Senator McCain and Ms. Napolitano have clashed in the past. During U.S. Senate hearings in 2010, for example, the senator accused Ms. Napolitano of providing as homeland-security secretary an overly rosy assessment of the state of border security. “We’ve had our disagreements,” he said, “but that’s the nature of a relationship between Congress and the executive branch.”
President Obama also spoke highly of Ms. Napolitano, saying in a written statement that she had “worked around the clock” as homeland-security secretary and praising her for strong leadership during natural disasters.
Possible Backlash
Ms. Napolitano, though, has also found herself at the center of several high-profile controversies during her time in Washington. Last year, for example, she was accused in a federal lawsuit of allowing discrimination against male staff members in the Department of Homeland Security. The suit asserted that Ms. Napolitano had contributed to a female-run “frat house” culture there. Department lawyers have denied the lawsuit’s claims.
Throughout her career, Ms. Napolitano has been a vocal advocate of a comprehensive overhaul of the U.S. immigration system, a position some say will benefit her in California. She has spoken strongly in support of proposals that would provide a path to citizenship for people who are in the country illegally, including students who were brought to the United States by their parents at a young age.
“She’s worked very hard to bring about more consensus and unity and support for immigration reform, and she hasn’t always been in a position where it’s been popular to do that,” said Janet Murguía, president and chief executive officer of the National Council of La Raza.
Ms. Murguía, who came to know Ms. Napolitano when she served as attorney general of Arizona, said Ms. Napolitano would very likely face a backlash from some at California who may have wanted a president more steeped in academe. Ms. Murguía once served briefly as executive vice chancellor for university relations at the University of Kansas, despite coming from a similar nontraditional background.
“Higher education seems to have a very tight culture despite its vastness, and someone like Janet is going to have to do a lot of work to earn respect,” Ms. Murguía said.
While her background is atypical of college leaders, Ms. Napolitano would not be the only former politician at the helm of an institution. Others include Donna E. Shalala, president of the University of Miami who was secretary of health and human services under President Bill Clinton, and Mitchell E. Daniels Jr., president of Purdue University who was previously governor of Indiana.
Ms. Napolitano is not the first Obama cabinet member to leave political life for a university-leadership position this year. Rebecca M. Blank, a former acting secretary of commerce, was recommended in March as chancellor at the University of Wisconsin at Madison. Ms. Blank will begin serving as chancellor on July 15.
The University of California declined to comment on Ms. Napolitano’s compensation until she is formally confirmed. Her predecessor, Mr. Yudof, earned $847,149 in the 2012 fiscal year, making him the eighth-highest-paid public-college president in the nation, and has come under fire during his tenure for his compensation.

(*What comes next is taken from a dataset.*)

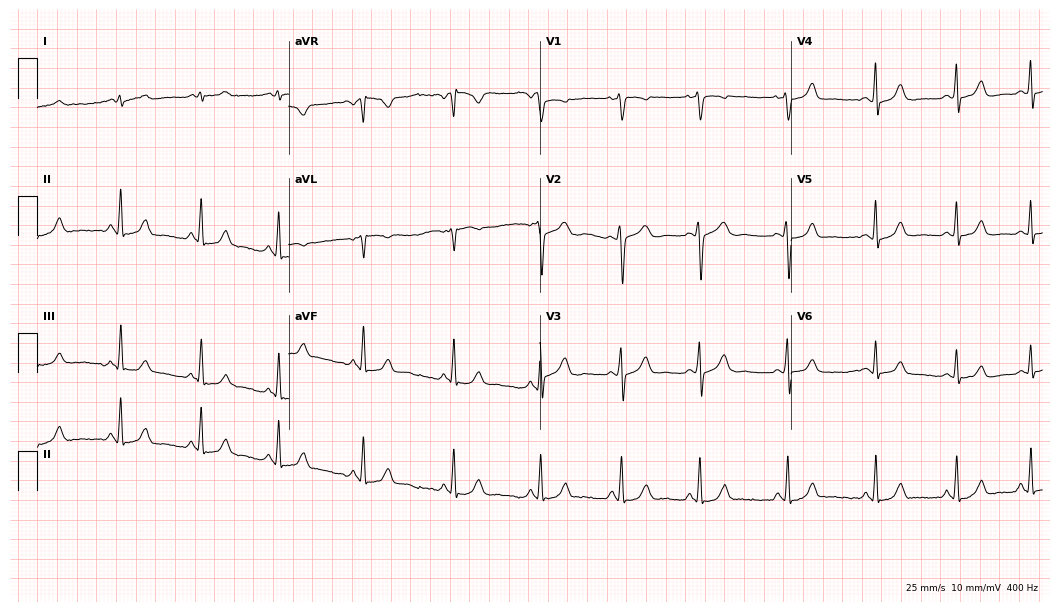
Resting 12-lead electrocardiogram (10.2-second recording at 400 Hz). Patient: a female, 19 years old. None of these six findings is recorded: first-degree AV block, right bundle branch block (RBBB), left bundle branch block (LBBB), sinus bradycardia, atrial fibrillation (AF), sinus tachycardia.

Ms. Napolitano now earns an annual salary of about $200,000. She said in her statement on Friday that she was honored and excited by the prospect of serving as the University of California’s president.
“In my experience,” she said, “whether preparing to govern a state or to lead an agency as critical and complex as homeland security, I have found the best way to start is simply to listen.”
Jack Stripling contributed to this article.